Hace un tiempo participé en la pre-campaña presidencial de un dirigente peruano. Era una figura conocida, con trayectoria política, convicciones claras y una historia personal vinculada a un expresidente que había tenido sus tropiezos con la justicia (algo que en la región ya no sorprende).
El proyecto pintaba bien: había un esquema de trabajo, un equipo en formación, y una oportunidad real de involucrarme en una carrera de alto nivel desde una etapa temprana. Para alguien que trabaja en comunicación política, no es poca cosa.
Pero con el correr de los meses, lo que parecía una buena oportunidad terminó mostrando otra cara.
Las primeras señales
El candidato tenía 80 años. Y si bien la edad no siempre es un problema, en este caso sí implicaba ciertas limitaciones: poca energía para el trajín de la campaña, dificultad para sostener el ritmo y, sobre todo, escasa apertura a los procesos colectivos.
El trabajo comenzó con lo básico: reactivar sus redes sociales, ordenar la presencia digital, armar las primeras piezas y dejar lista la estructura mínima para salir a comunicar. Fueron semanas intensas, de mucho empuje inicial.
Sin embargo, el candidato no se involucraba. No daba feedback, no participaba de las decisiones clave y, en general, no mostraba interés por lo que hacíamos. Primera bandera.
El equipo empuja, el candidato no
Durante el segundo mes, el candidato empezó a tener algo más de presencia pública. Nosotros aprovechamos para generar contenido a partir de sus discursos: frases destacadas, videos breves, pequeñas campañas con presupuesto muy acotado (200 USD mensuales).

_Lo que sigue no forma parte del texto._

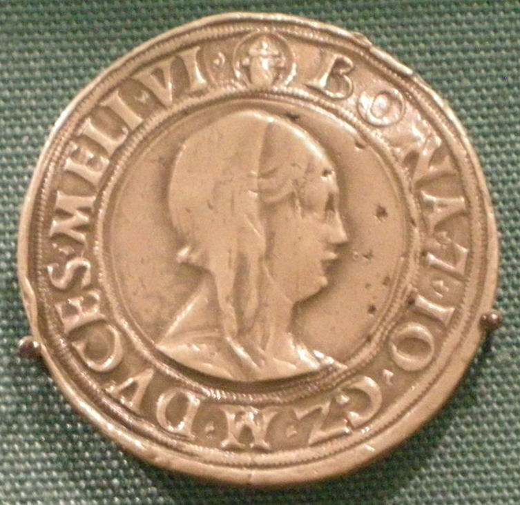 Testone d'argento pesante con bona di savoia, reggente di milano (1476-80)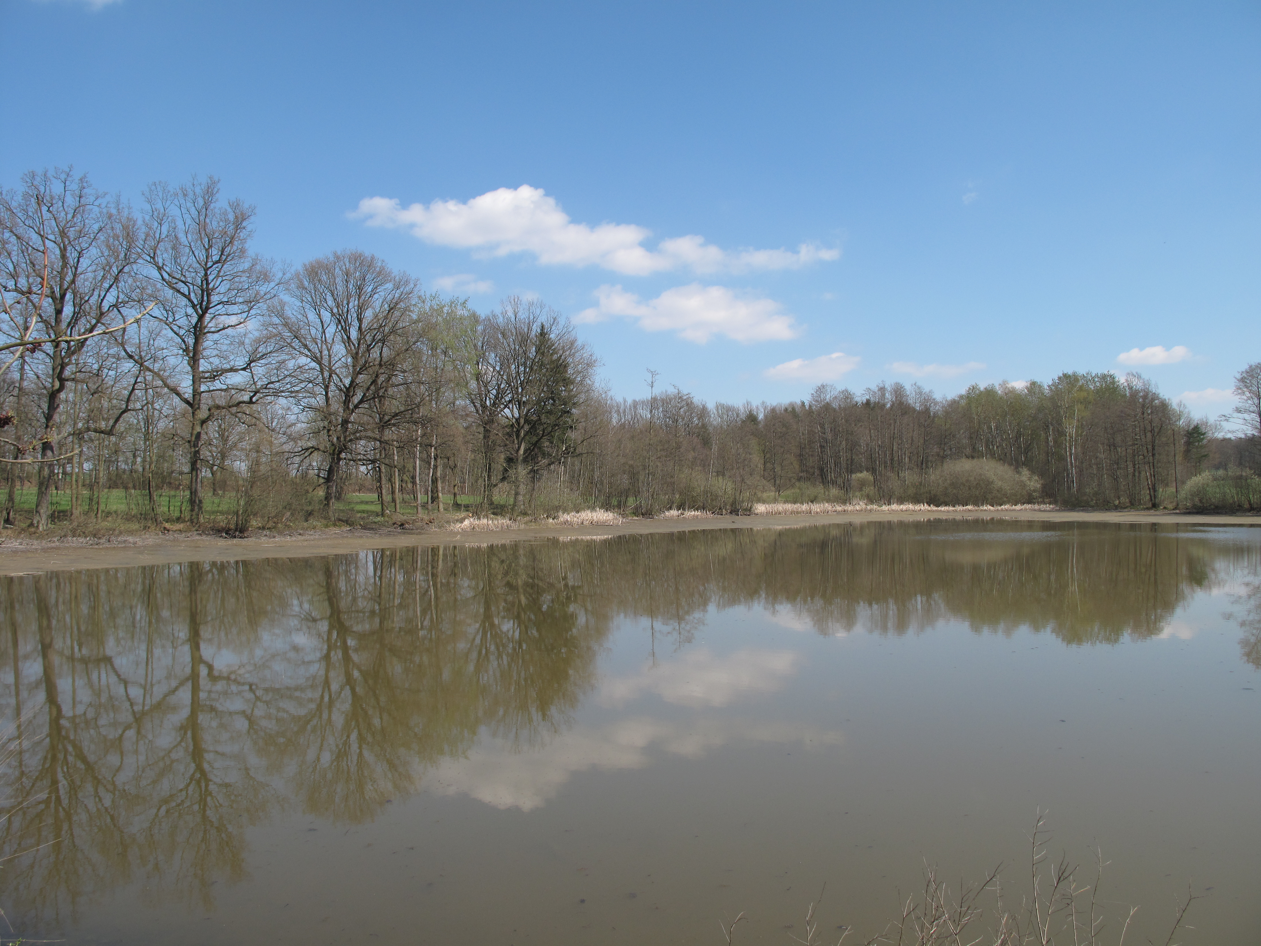 Dvorský rybník v Soběticích. Okres České Budějovice, Česká republika.

El objetivo era claro: optimizar al máximo los pocos recursos disponibles para llegar al público objetivo. Aun así, el escenario era difícil. Internamente, el candidato comenzó a tener tensiones con su partido. Sospechaba que no lo iban a dejar competir. Pero tampoco estaba dispuesto a discutirlo.
A partir del cuarto mes, pidió “pausar” la campaña. No lo dijo con esas palabras, pero fue eso: sin pauta, sin estrategia, sin dirección. El equipo digital quedó en el limbo, trabajando sin claridad ni respaldo.
El final anunciado
Poco después, el candidato confirmó lo que ya intuíamos: no seguiría en carrera. Alegó razones personales y familiares, y cerró el proyecto sin mayores explicaciones.
Lo que había comenzado como un desafío de 18 meses se disolvió en cinco. No hubo cierre formal ni balances. Solo un equipo reducido que quedó a mitad de camino, con tiempo, energía y expectativas invertidas.
Lecciones que quedan
A veces los proyectos no fallan por mala estrategia ni por falta de ideas. Fallan porque el liderazgo no está a la altura. Porque el deseo de competir no es real, o porque se subestima lo que implica sostener una campaña.
De esta experiencia me llevé una certeza: como consultores, no solo analizamos escenarios o diseñamos mensajes. También aprendemos a detectar cuándo una campaña no tiene motor.
El camino en política tiene momentos intensos y otros frustrantes. Lo importante es seguir construyendo, incluso cuando toca tropezar. Porque, aunque algunos candidatos se esfumen antes de arrancar, cada experiencia aporta algo. Y lo bueno, cuando llega, lo hace valer por todo lo anterior.